# online gallery/website



## erakepio (Feb 28, 2012)

Hey all,

just curious as to how many of you on here have your own website/on-line gallery? I know there are sites such as flickr which offer free hosting of images and galleries which is all fine and dandy.

however, I've always wanted to be able to get my portfolio on-line and allow me the ability to customise appearances and so forth, to make it more, me.

I don't really have the web building skills required to code such things, so was just curious if anyone out there knew of ways to do things.

cheers


----------



## mws (Feb 28, 2012)

I use smumug, it's great! They 3 options, one free and two paid.


----------



## triggermike (Feb 28, 2012)

+1 for Smugmug. 

Their Pro account lets you use your own domain name. You can have people log-in to your regular web address and your Smugmug page opens without most visitors even knowing they were on Smugmug. 

There are plenty of forums where you can get help to customize the standard formats as you seem fit. Also, you pick/choose their printer/vendors (I believe they offer 2) and make up shopping carts with sizes/prices you would like to offer, quality, etc.


----------



## Wrathwilde (Feb 28, 2012)

+2 for Smugmug, their Pro account rocks. 

I'm currently uploading 149 photos from a Historical Fashion Show that I shot over the weekend... to my Smugmug account. There's a plug-in for Lightroom, so I can publish to Smugmug by just creating a new folder and pressing the publish button.

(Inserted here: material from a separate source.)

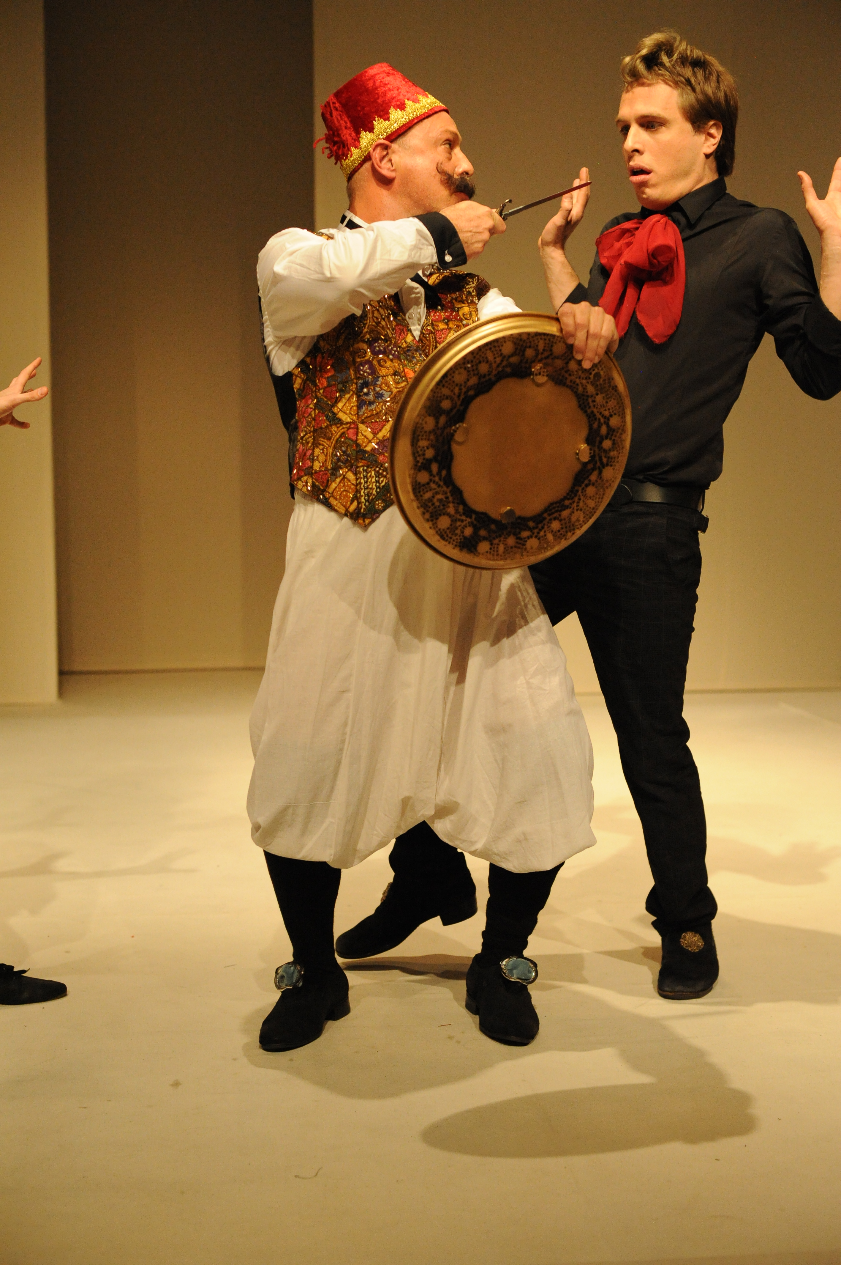 אודי רוטשילד וארז שפריר, בהצגה "תעלולי סקפן", בבימויו של אודי בן-משה, תיאטרון החאן, 2010
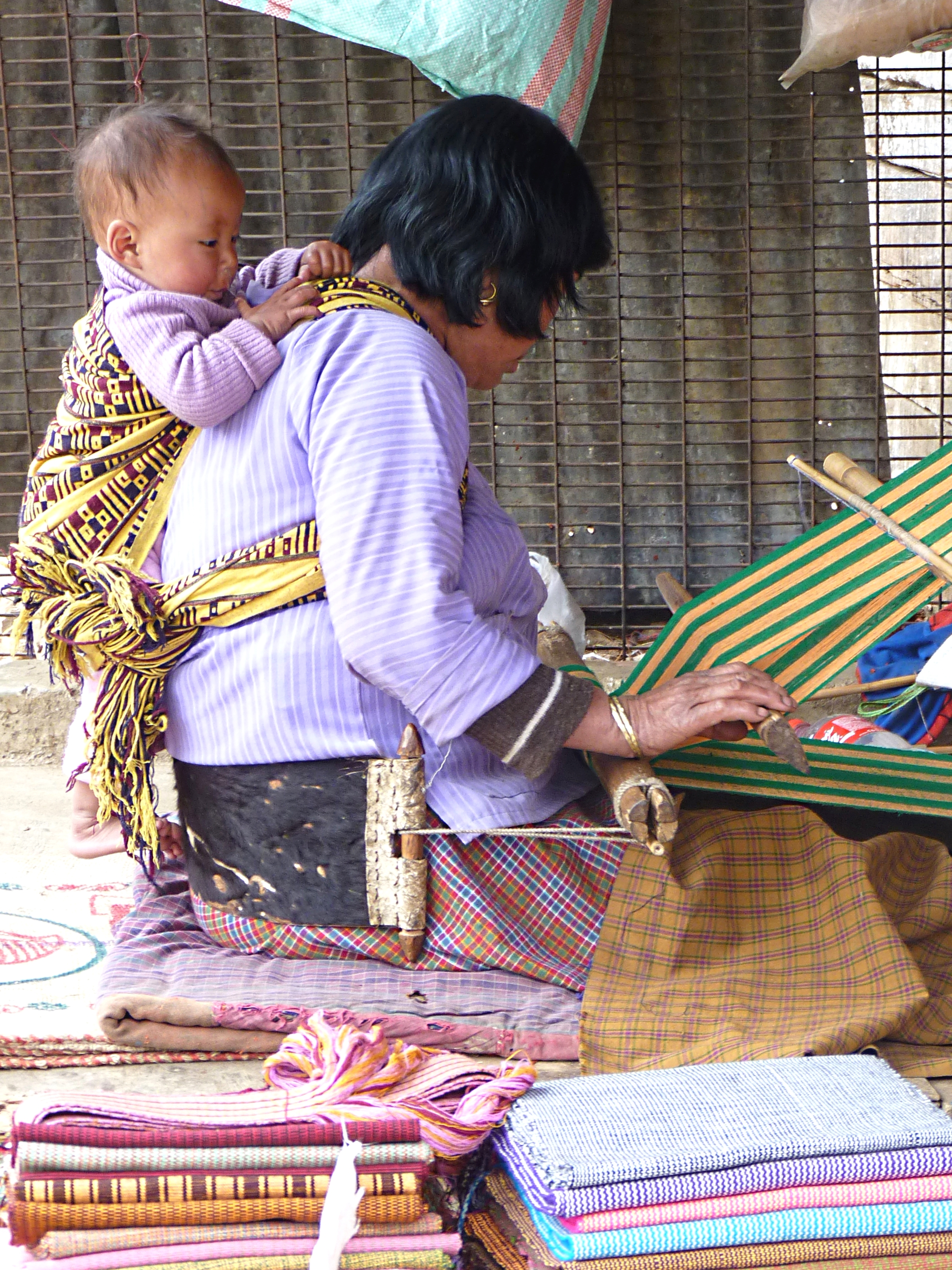 Eine Weberin aus :de:Bhutan|Bhutan am traditionellen Webstuhl mit Säugling in der Rückentrage, Thimpu

Simple, and people can buy prints directly online and have them shipped to them.


----------



## mws (Feb 28, 2012)

Even the power account lets you use private domain names. I also really like the security features on private galleries, they are very easy to set up. I guess they no longer have a free account, but they are worth every penny in my opinion.


----------



## vlim (Feb 28, 2012)

I use Jimdo, one free version and two others pro (60 € a year, the one i use) and business. So simple to create your own website, mine is still unfinish but it's because of the lack of time, not difficulty


----------



## AJ (Feb 28, 2012)

I've got a basic website package with an ISP, and I build galleries with Jalbum (freeware). This way I have full control.

flickr of course is another way to go. Smugmug is much more customizable, of course.


----------



## WillM (Feb 28, 2012)

check out krop its pretty decent for porfolios, i used it for a while. www.krop.com/creativedatabase/


----------



## Happy viking (Feb 28, 2012)

I use www.expono.com Works like a charm 8)


----------



## JoeDavid (Feb 28, 2012)

I've used Zenfolio (www.zenfolio.com) the last couple of years. Don't really know how they compare but they meet my needs...


----------



## keithfullermusic (Feb 28, 2012)

I made my own site for me and my girlfriend - www.k2focus.com

If you just want a free one, there are plenty out there. I love the Wordpress platform (not the free service, but the free program that you install on a server). Going that route costs a little, but not much. I pay 7 bucks a year for the domain and 3.95 a month for hosting. I also use Elegant Themes which is dirt cheap also.


----------



## nightbreath (Feb 28, 2012)

I'm lucky enough to have skills in web-development, so I built web-site by my own. Web-site design is not mine though, but the main idea was to develop an intuitive portfolio. You can check the result by your own here.


----------



## RobertG. (Feb 28, 2012)

Hi, any opinions about Wordpress + the Photocrati theme? What they offer looks quite attractive but I would like to read some independent opnions first. Thanks.


----------



## picturesbyme (Feb 28, 2012)

+1 for Zenfolio
You can pick your templates and customize it to the..... 
I got the pro acct. as it allows me to sell my photos plus 100/ per year for all the service+hosting is a pretty good deal.
They also have several type of accts including a free one.
You can try them for free for 2 weeks and then decide to keep it or not.
If you stay you can use my coupon code ( 56Y-ABC-XTM ) to save 10%.

*http://atlanticpicture.com/*


----------



## distant.star (Feb 28, 2012)

I've used Smugmug for several years now; no complaints.

I like what I see with people using Zenfolio; I'd certainly explore there.

As for Wordpress, that might be an option. I use them for my Web log -- just rants, not much visually. But Wordpress seems pretty aggressive, and I'd be surprised if they weren't getting into visual storage/presentation.


----------



## JavaBean (Feb 29, 2012)

Zenfolio and SmugMug are awesome.

Zenfolio has a handful of templates to choose from, where as SmugMug gives you the ability to modify CSS and HTML for a really personalized look. They have customizers as well that specialize in making templates for you for an affordable price so that your site is more original. The cool thing is you can try them both free for 2 weeks and decide for yourself. Here is a discount code for Smugmug http://www.phototips.biz/p/test-6.html


----------



## erakepio (Mar 5, 2012)

thanks guys.

i'm going to check out some of the ones suggested on here and see where I go from there. Made my first sale today to a local architect company that have done some major work where i live so was quite surprised, the photo itself...i didn't actually think was any good, but there we go!


----------



## BeenThere (Jun 4, 2018)

If you have an Apple computer, Sandvox is worth exploring. The SW runs on your Mac and makes it easy to build and see your web site off-line, and then publish or modify the site on your chosen web host. Really easy with no HTML experience required, although you can coustomize with Personal coding if desired. Explore on the Sandvox web site.
I set up my site with this SW.


----------